Scenario
I am trying to develop a Javascript text highlight function. It receives in input a text to search inside, an array of tokens to be searched, a class to wrap the found matches:
var fmk = fmk || {};
fmk.highlight = function (target, tokens, cls) {
var token, re;
if (tokens.length > 0) {
token = tokens.pop();
re = new RegExp(token, "gi");
return this.highlight(
target.replace(re, function (matched) {
return "<span class=\"" + cls + "\">" + matched + "</span>";
}), tokens, cls);
}
else { return target; }
};
It is based on a recursive replace that wraps a <span> tag around the found matches.
Issues
if there are two tokens, and the latter is a substring of the former then only the latter token will be highligthed. In the jsFiddle example try these tokens: 'ab b'.
if the tokens contains a substring of the wrapper sequence (i.e.
<span class="[className]"></span>) and another matching token, then the highlight fails and returns a dirty result. In the jsFiddle example try these tokens: 'red ab'.

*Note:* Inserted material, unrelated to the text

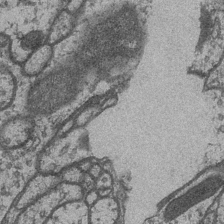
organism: Drosophila
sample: Optic medulla

Note that single character tokens are admitted in the actual application.
Questions
How to avoid these errors? I figured out these approaches:
To pre-process the tokens, removing the tokens that are substrings of others. Disadvantages: it requires O(n^2) searches in the pre-processing phase in case of n tokens; good matches are cut off.
To pre-process the matches BEFORE applying the wrapper, in order to cut off only the substrings matches. Disadvantages: again, further computation required. Anyway, I don't know where to start from implement this inside the replace callback function.